If you are using NMR quantitatively, one must determine what level of error is acceptable in the estimates of peak integrals and adjust the number of scans accordingly. More scans averaged will reduce the error in peak integral estimates. A convenient short cut is, in order to reduce uncertainties by a factor of two, the number of scans will need to be increased by a factor of four (scans and SNR are in a square relationship). In quantitative applications, it is also important to remember that nuclear spins in different chemical environments may have different relaxation times. In order for this not to introduce systematic errors in peak integral estimates, spins should be allowed to relax fully between scans (i.e., a longer interscan delay time may be required).
If you are unsure as to whether or not your application is amenable to the NMReady, please don’t hesitate to contact us for more information.

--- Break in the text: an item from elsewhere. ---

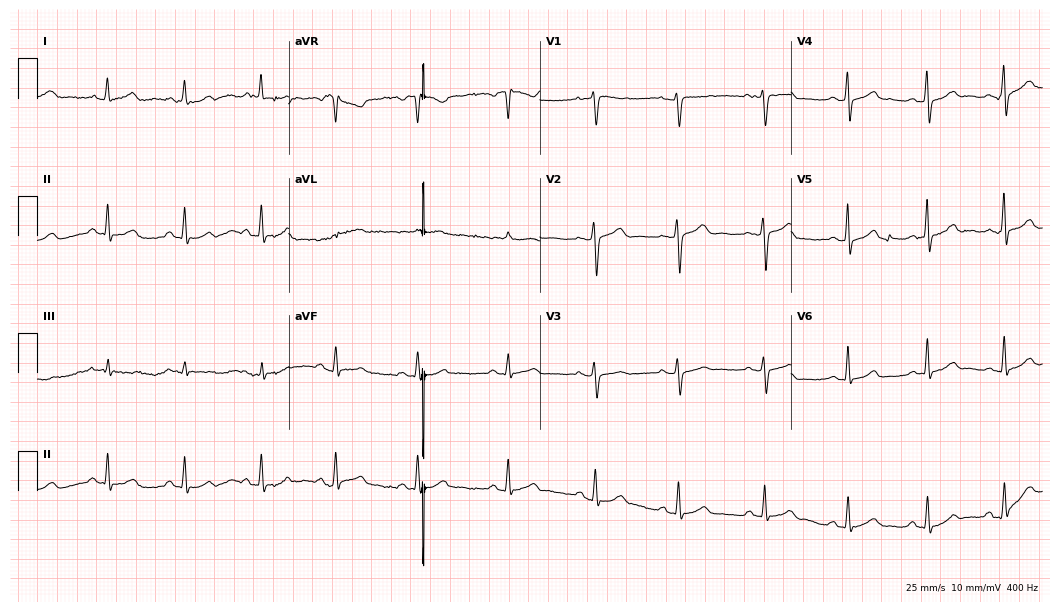
12-lead ECG from a woman, 34 years old. Labelled as a normal ECG.

A note on concentration units… Chemists often use different units for concentration depending on the different applications. Molarity (M = mol/L) is the most common concentration unit, but if one is working with a series of compounds having similar molecular weights, particularly in pharmaceutical research, this will often be expressed in mg/mL. Chemists often refer to molar mass (g/mol) rather than molecular weight (in amu), but those two measures are numerically the same. Biochemists always use millimolar for concentration and Daltons (or kiloDaltons) for molecular mass, but these refer to the same thing (1 Dalton = 1 amu = 1 g/mol). In flow applications, one might use a percentage measure, like volume/volume for liquid solute-solvent samples and use mL/min to represent the flow rate. Esterics, often use molar percentage (or mole fraction), the ratio of the number of moles of a substance in a mixture to the total number of moles. As a point of reference, the mole percent of a standard 25% ethylbenzene sample one might use in a demo is 0.18 (18 mole percent).